Post 9/11 GI Bill Overview

The Post 9/11 GI Bill, also known as the Post-9/11 Veterans Educational Assistance Act of 2008 made changes to the previous version of the GI Bill, which provided educational benefits to active duty military members and veterans. Through the original GI Bill, military members could receive up to 36 months of college tuition and one year of unemployment for up to ten years after being discharged from the military. While some changes and additions had been made to the original GI Bill since its adoption in 1944, the Post 9/11 GI Bill introduced significant changes and new programs to the GI Bill.

Eligibility

Veterans who served at least three consecutive years in the military after September 11, 2011 are the main focus of the Post 9/11 GI Bill. While the former GI Bill offered different benefits for active duty members than members of the National Guard or Reserves, the Post 9/11 GI Bill makes it possible for all members of the military to receive the same benefits.

College Expenses

Under the Post 9/11 GI Bill, military members and veterans can receive 100% of tuition for a four-year degree. Those enrolled as full-time students are also eligible to receive a housing allowance between $1,000 and $2,000 a month to help cover additional expenses while in school. An annual book stipend of up to $1,000 is also given to military members.

Other Programs

For military members who choose not to seek a four-year degree, the Post 9/11 GI Bill also covers the cost of training or apprenticeship programs and reimbursement for licensing or certification exams. Other programs covered under the bill include flight training, correspondence training and tutorial assistance.

Limits

Military members must take advantage of the Post 9/11 GI Bill benefits within 15 years of being discharged from the military.

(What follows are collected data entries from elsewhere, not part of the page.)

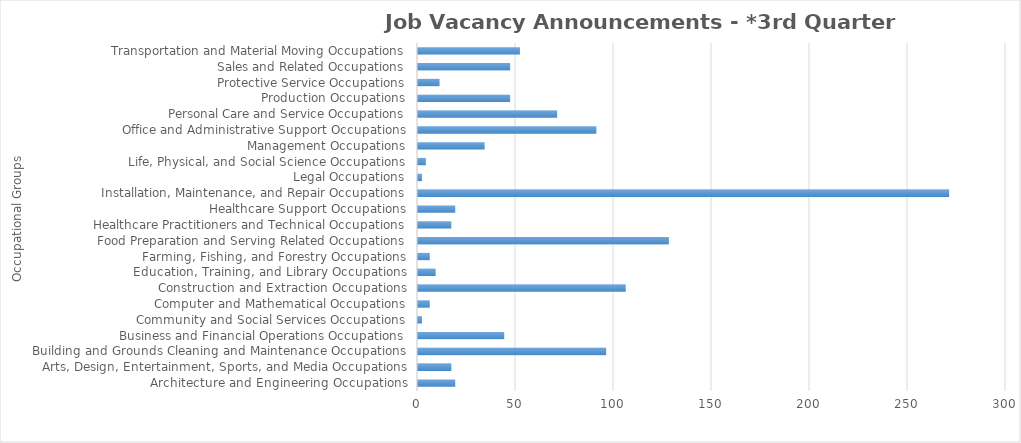
| Category | Total JVAs |
|---|---|
| Architecture and Engineering Occupations | 19 |
| Arts, Design, Entertainment, Sports, and Media Occupations | 17 |
| Building and Grounds Cleaning and Maintenance Occupations | 96 |
| Business and Financial Operations Occupations | 44 |
| Community and Social Services Occupations | 2 |
| Computer and Mathematical Occupations | 6 |
| Construction and Extraction Occupations | 106 |
| Education, Training, and Library Occupations | 9 |
| Farming, Fishing, and Forestry Occupations | 6 |
| Food Preparation and Serving Related Occupations | 128 |
| Healthcare Practitioners and Technical Occupations | 17 |
| Healthcare Support Occupations | 19 |
| Installation, Maintenance, and Repair Occupations | 271 |
| Legal Occupations | 2 |
| Life, Physical, and Social Science Occupations | 4 |
| Management Occupations | 34 |
| Office and Administrative Support Occupations | 91 |
| Personal Care and Service Occupations | 71 |
| Production Occupations | 47 |
| Protective Service Occupations | 11 |
| Sales and Related Occupations | 47 |
| Transportation and Material Moving Occupations | 52 |
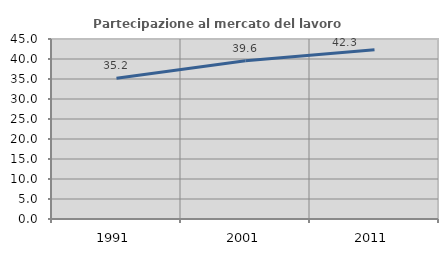
| Category | Partecipazione al mercato del lavoro  femminile |
|---|---|
| 1991.0 | 35.206 |
| 2001.0 | 39.571 |
| 2011.0 | 42.324 |
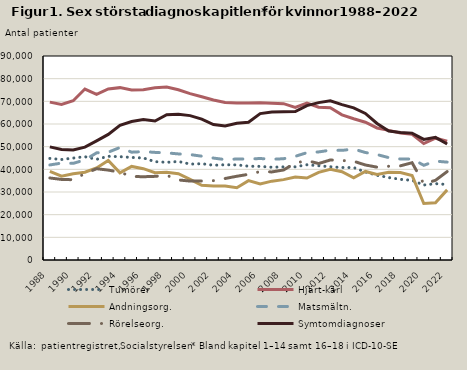
| Category | Tumörer | Hjärt-kärl | Andningsorg.  | Matsmältn. | Rörelseorg.  | Symtomdiagnoser |
|---|---|---|---|---|---|---|
| 1988.0 | 44809 | 69664 | 39076 | 41938 | 36184 | 49911 |
| 1989.0 | 44341 | 68597 | 36987 | 42750 | 35545 | 48765 |
| 1990.0 | 44972 | 70267 | 38016 | 42633 | 35418 | 48544 |
| 1991.0 | 45579 | 75432 | 38719 | 44173 | 38123 | 49811 |
| 1992.0 | 44402 | 73045 | 40587 | 47266 | 40267 | 52544 |
| 1993.0 | 45754 | 75491 | 43939 | 47562 | 39668 | 55414 |
| 1994.0 | 45583 | 76043 | 38474 | 49639 | 38708 | 59460 |
| 1995.0 | 45238 | 75000 | 41290 | 47570 | 36880 | 61108 |
| 1996.0 | 45013 | 75079 | 40287 | 47823 | 36735 | 61932 |
| 1997.0 | 43388 | 75985 | 38530 | 47478 | 36906 | 61293 |
| 1998.0 | 43084 | 76307 | 38697 | 47258 | 37352 | 64067 |
| 1999.0 | 43477 | 75106 | 38053 | 46805 | 35324 | 64278 |
| 2000.0 | 42308 | 73423 | 35601 | 46523 | 34817 | 63700 |
| 2001.0 | 42478 | 72032 | 32980 | 45798 | 34852 | 62159 |
| 2002.0 | 41807 | 70563 | 32647 | 44967 | 35016 | 59749 |
| 2003.0 | 42019 | 69456 | 32652 | 44301 | 35959 | 59113 |
| 2004.0 | 41955 | 69268 | 31877 | 44556 | 36951 | 60322 |
| 2005.0 | 41377 | 69289 | 35020 | 44560 | 37789 | 60782 |
| 2006.0 | 41298 | 69405 | 33516 | 44775 | 39009 | 64592 |
| 2007.0 | 40928 | 69202 | 34785 | 44440 | 38860 | 65267 |
| 2008.0 | 41094 | 68960 | 35458 | 44682 | 39717 | 65387 |
| 2009.0 | 41101 | 67331 | 36633 | 45748 | 42770 | 65492 |
| 2010.0 | 42011 | 69235 | 36166 | 47343 | 43862 | 68133 |
| 2011.0 | 41574 | 67403 | 38668 | 47686 | 42552 | 69431 |
| 2012.0 | 41129 | 67160 | 40029 | 48436 | 44127 | 70222 |
| 2013.0 | 40811 | 64056 | 38961 | 48363 | 43905 | 68540 |
| 2014.0 | 40789 | 62314 | 36269 | 48941 | 43556 | 67090 |
| 2015.0 | 38820 | 60780 | 39070 | 47423 | 41920 | 64668 |
| 2016.0 | 37380 | 58253 | 37721 | 46504 | 40957 | 60233 |
| 2017.0 | 36369 | 57199 | 38715 | 45166 | 41353 | 56925 |
| 2018.0 | 35583 | 56002 | 38592 | 44544 | 41551 | 56236 |
| 2019.0 | 35149 | 55496 | 37311 | 44572 | 42915 | 55979 |
| 2020.0 | 33087 | 51350 | 24919 | 41789 | 33594 | 53207 |
| 2021.0 | 33668 | 53736 | 25222 | 43610 | 35150 | 54118 |
| 2022.0 | 33320 | 52367 | 30938 | 43182 | 39001 | 51166 |
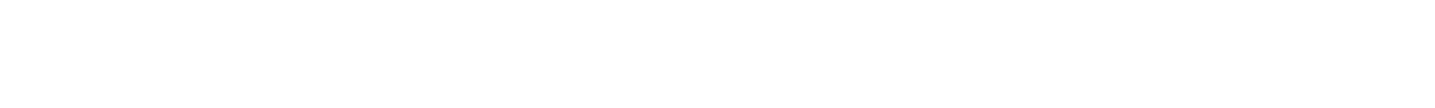
| Category | Mean (lognormal) |
|---|---|
| 0 | 1 |
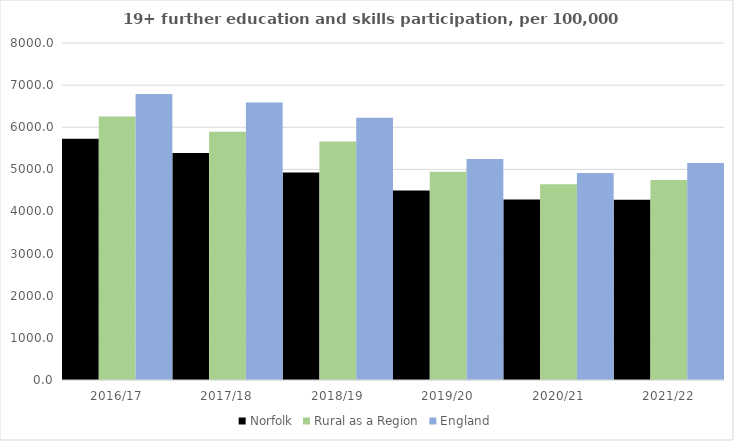
| Category | Norfolk | Rural as a Region | England |
|---|---|---|---|
| 2016/17 | 5727.892 | 6253.401 | 6788 |
| 2017/18 | 5386.639 | 5892.029 | 6588 |
| 2018/19 | 4928.255 | 5661.873 | 6227 |
| 2019/20 | 4496.438 | 4943.801 | 5244 |
| 2020/21 | 4287.628 | 4646.727 | 4913 |
| 2021/22 | 4278.501 | 4747.049 | 5151 |
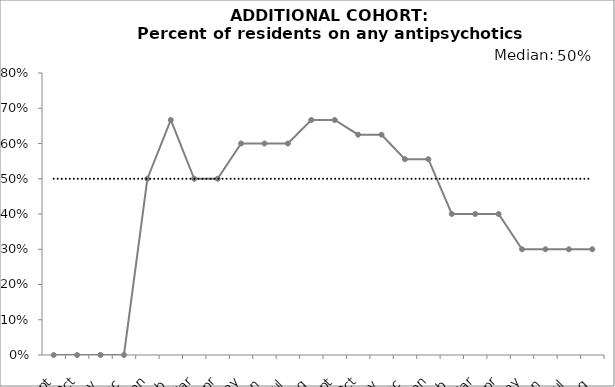
| Category | Total Use | Median |
|---|---|---|
| 2015-09-01 | 0 | 0.5 |
| 2015-10-01 | 0 | 0.5 |
| 2015-11-01 | 0 | 0.5 |
| 2015-12-01 | 0 | 0.5 |
| 2016-01-01 | 0.5 | 0.5 |
| 2016-02-01 | 0.667 | 0.5 |
| 2016-03-01 | 0.5 | 0.5 |
| 2016-04-01 | 0.5 | 0.5 |
| 2016-05-01 | 0.6 | 0.5 |
| 2016-06-01 | 0.6 | 0.5 |
| 2016-07-01 | 0.6 | 0.5 |
| 2016-08-01 | 0.667 | 0.5 |
| 2016-09-01 | 0.667 | 0.5 |
| 2016-10-01 | 0.625 | 0.5 |
| 2016-11-01 | 0.625 | 0.5 |
| 2016-12-01 | 0.556 | 0.5 |
| 2017-01-01 | 0.556 | 0.5 |
| 2017-02-01 | 0.4 | 0.5 |
| 2017-03-01 | 0.4 | 0.5 |
| 2017-04-01 | 0.4 | 0.5 |
| 2017-05-01 | 0.3 | 0.5 |
| 2017-06-01 | 0.3 | 0.5 |
| 2017-07-01 | 0.3 | 0.5 |
| 2017-08-01 | 0.3 | 0.5 |
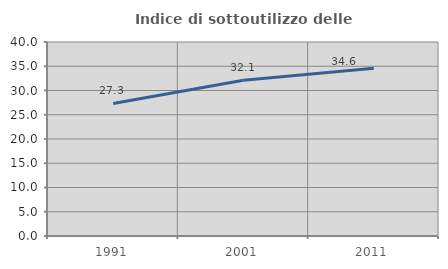
| Category | Indice di sottoutilizzo delle abitazioni  |
|---|---|
| 1991.0 | 27.326 |
| 2001.0 | 32.099 |
| 2011.0 | 34.568 |
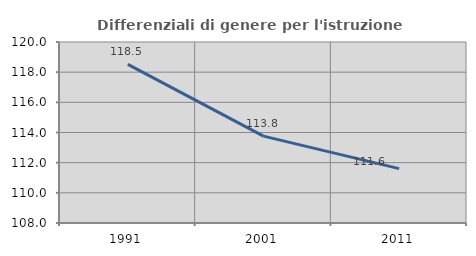
| Category | Differenziali di genere per l'istruzione superiore |
|---|---|
| 1991.0 | 118.52 |
| 2001.0 | 113.761 |
| 2011.0 | 111.602 |
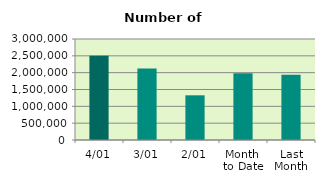
| Category | Series 0 |
|---|---|
| 4/01 | 2499104 |
| 3/01 | 2123094 |
| 2/01 | 1327468 |
| Month 
to Date | 1983222 |
| Last
Month | 1934937.048 |
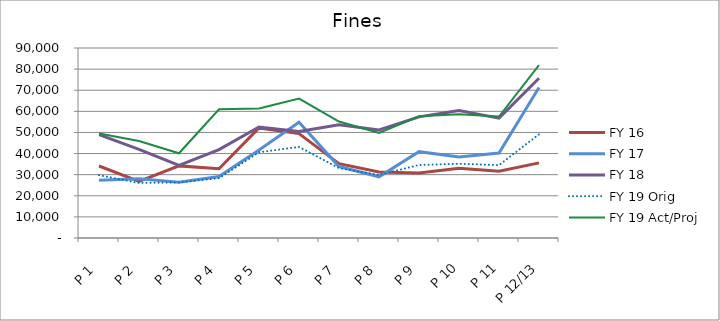
| Category | FY 16 | FY 17 | FY 18 | FY 19 Orig | FY 19 Act/Proj |
|---|---|---|---|---|---|
| P 1 | 34100.35 | 27317.52 | 48978.99 | 29761.776 | 49527.93 |
| P 2 | 26788.26 | 28016.48 | 41939.52 | 26084.447 | 45928.85 |
| P 3 | 34157.5 | 26458.11 | 34345.68 | 26321.524 | 40128.29 |
| P 4 | 32831.03 | 29084.41 | 41876.64 | 28324.607 | 60933.26 |
| P 5 | 52156.26 | 41672.43 | 52590.38 | 40601.153 | 61328.92 |
| P 6 | 49461.12 | 54827.29 | 50415.97 | 43166.292 | 66031.93 |
| P 7 | 35235.79 | 33841.1 | 53651.05 | 33085.038 | 55160.949 |
| P 8 | 31297.62 | 29006.73 | 51213.46 | 29854.01 | 49774.027 |
| P 9 | 30772 | 40905.16 | 57380.56 | 34567.663 | 57632.853 |
| P 10 | 33023.18 | 38349.85 | 60329.95 | 35176.361 | 58647.704 |
| P 11 | 31590.51 | 40280.25 | 56790.95 | 34515.443 | 57545.789 |
| P 12/13 | 35583 | 71302.68 | 75690.88 | 49141.687 | 81931.359 |
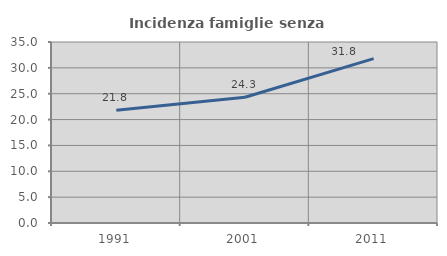
| Category | Incidenza famiglie senza nuclei |
|---|---|
| 1991.0 | 21.822 |
| 2001.0 | 24.311 |
| 2011.0 | 31.792 |
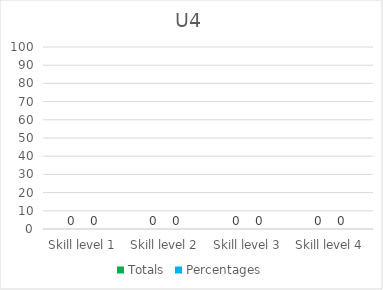
| Category | Totals | Percentages |
|---|---|---|
| Skill level 1 | 0 | 0 |
| Skill level 2 | 0 | 0 |
| Skill level 3 | 0 | 0 |
| Skill level 4 | 0 | 0 |
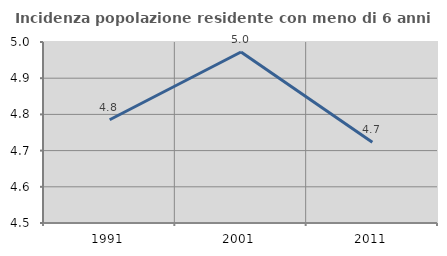
| Category | Incidenza popolazione residente con meno di 6 anni |
|---|---|
| 1991.0 | 4.785 |
| 2001.0 | 4.972 |
| 2011.0 | 4.723 |
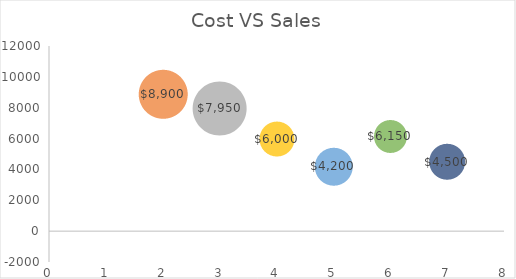
| Category | Series 0 |
|---|---|
| 0 | 0 |
| 1 | 8900 |
| 2 | 7950 |
| 3 | 6000 |
| 4 | 4200 |
| 5 | 6150 |
| 6 | 4500 |
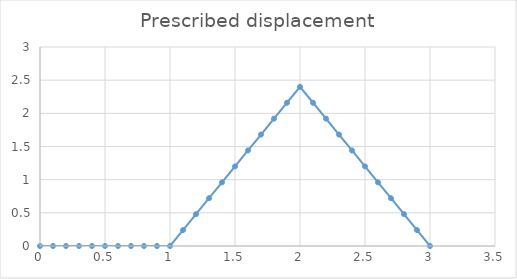
| Category | Prescribed displacement |
|---|---|
| 0.0 | 0 |
| 0.1 | 0 |
| 0.2 | 0 |
| 0.3 | 0 |
| 0.4 | 0 |
| 0.5 | 0 |
| 0.6 | 0 |
| 0.7 | 0 |
| 0.8 | 0 |
| 0.9 | 0 |
| 1.0 | 0 |
| 1.1 | 0.24 |
| 1.2 | 0.48 |
| 1.3 | 0.72 |
| 1.4 | 0.96 |
| 1.5 | 1.2 |
| 1.6 | 1.44 |
| 1.7 | 1.68 |
| 1.8 | 1.92 |
| 1.9 | 2.16 |
| 2.0 | 2.4 |
| 2.1 | 2.16 |
| 2.2 | 1.92 |
| 2.3 | 1.68 |
| 2.4 | 1.44 |
| 2.5 | 1.2 |
| 2.6 | 0.96 |
| 2.7 | 0.72 |
| 2.8 | 0.48 |
| 2.9 | 0.24 |
| 3.0 | 0 |
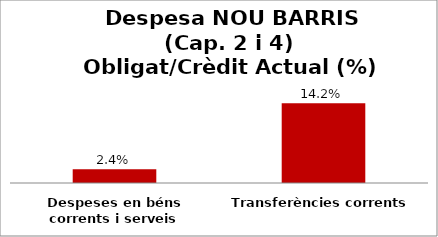
| Category | Series 0 |
|---|---|
| Despeses en béns corrents i serveis | 0.024 |
| Transferències corrents | 0.142 |

The exact number of months and amount of tuition covered by the GI Bill varies based on individual amounts of service, but cannot exceed $17,500 annually. So if a military member chooses a more expensive school, he must apply for another program to fund the difference or look for alternate ways to pay for the difference in tuition himself. In addition to the caps on tuition reimbursement, the housing allowance is only paid while a military member is enrolled in college full-time. If classes are not taken during the summer, then the housing allowance is not received.

Transferring Benefits

Military members who choose not to use their Post 9/11 GI Bill benefits or only use a portion of the benefits have the option of transferring them to a spouse or other dependent.  Members with at least six years of military service before electing to transfer the benefits are eligible for this program. Once the benefits have been transferred, the military member must agree to an additional four years of service. Benefits may be given to one family member or split between multiple family members. All benefits may be used immediately or up to 15 years after the military member is discharged.